两位将军正在翻看报名的名册,被利苍的一嗓子,震得都抬起头来。其中一个,浓眉大眼,虬髯如刚,膀大腰圆,形似铁塔,开口问道,“好,说说你有何特长?”
“我爹会杀猪。我也会杀猪。”利苍声音洪亮,一语既出,引来众人一阵哄笑。
“笑什么?会杀猪,就会杀人。”
“说得好。那些残秦的弱旅,在我楚军的面前,还抵不上一头猪。”虬髯将军好豪迈地说罢,对书记官说,“把他编入步兵营,让他先做个十人长。”
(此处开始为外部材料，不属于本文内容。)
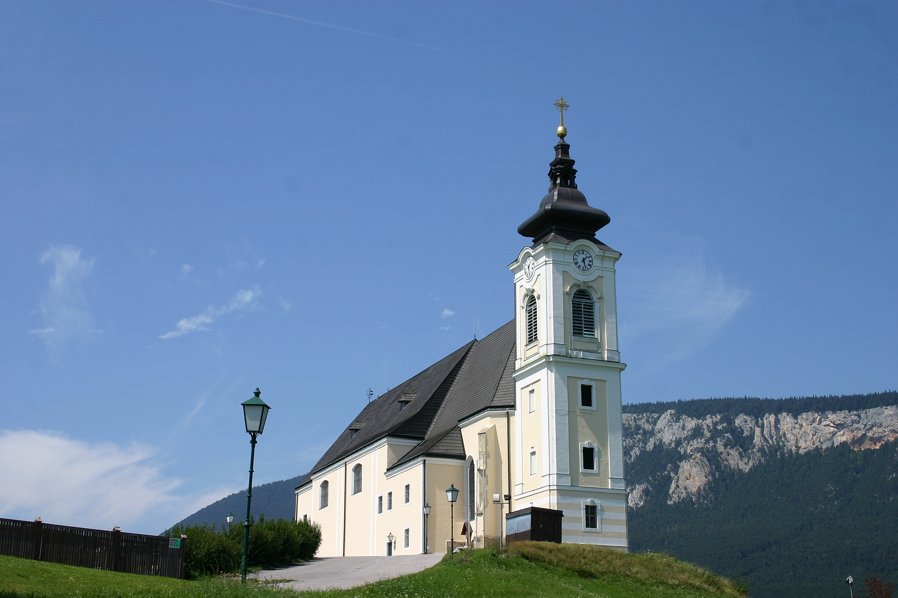 Höflein an der Hohen Wand Wallfahrtskirche Maria Kirchbüchl (Bild 1) in Unterhöflein
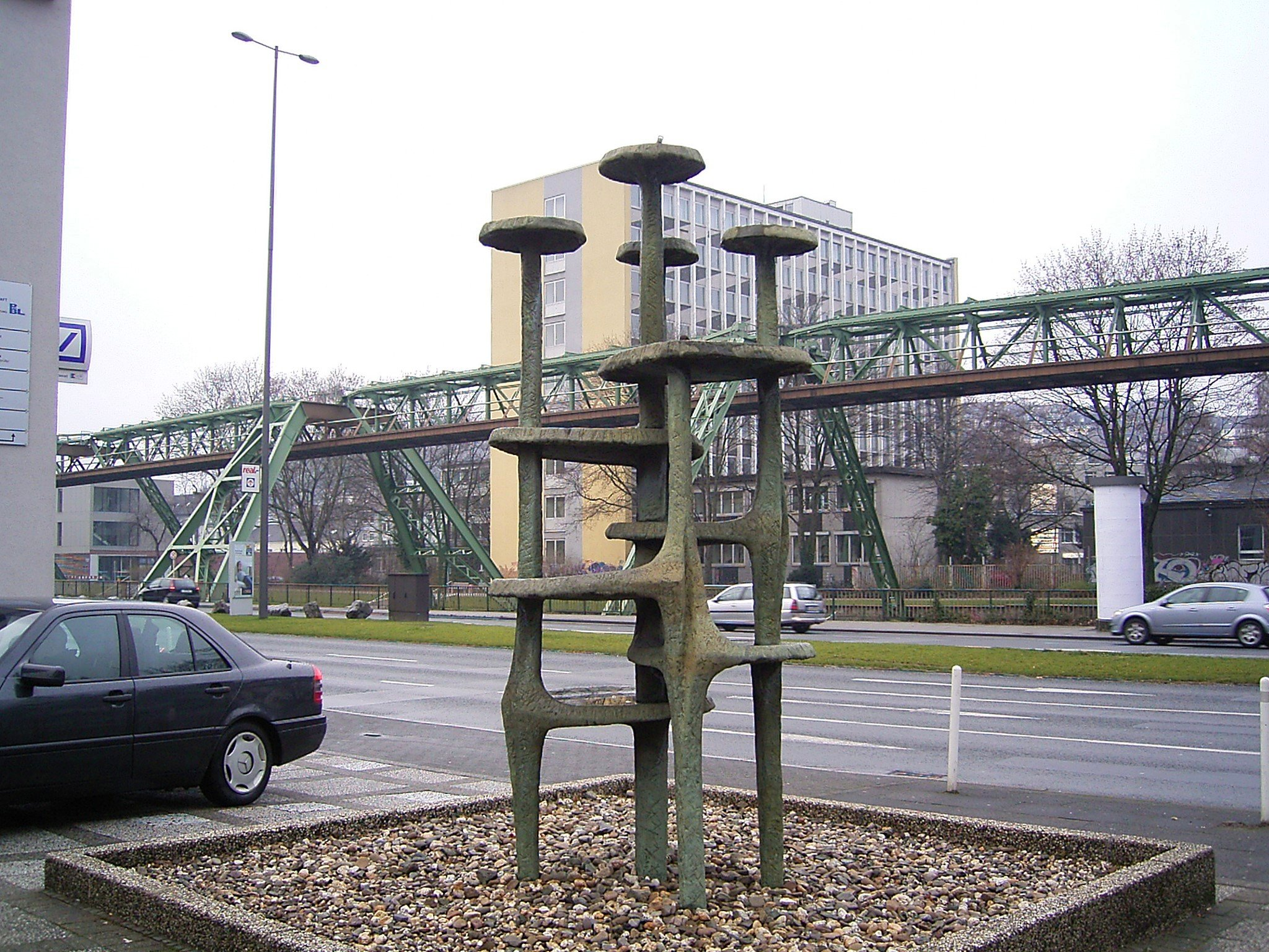 Wuppertal - Barmen

“是,司马大人。”书记官对利苍说,“过来登记姓名。”
“嗨,我说兄弟,啥叫十人长?”利苍问书记官。
“就是十个士兵的头目。好好干,司马大人很赏识你啊。”
“司马大人,就是刚才这位吗?”
“对呀。他复姓司马,名叫龙且。他可是项羽将军的爱将。”
利苍听罢,急忙对司马龙且说,“司马将军,请你把我这几个兄弟,都编到我的小组内,这样我们也方便相互照应。”
龙且看看和利苍站在一起的几个小伙子,问,“他们都是?”
“对,我们都是。”陈贺,孔丛等一帮伙伴异口同声答应着。
“那你这十人长,是自己担任还是让给别人?”
“大人的意思,小的不懂。”
“我们江东楚军,个个骁勇善战,想我八千子弟兵,从来都是强者为长。统兵大将项羽,少年英雄,勇冠三军,天下无人能与之匹敌。其他将佐,各依本领高低任用,所以才众志成城,上下同心。这些人中,要是数你最厉害,你就担任十人长;如果你的本领不及他们中的哪个,那就快快让位与他。”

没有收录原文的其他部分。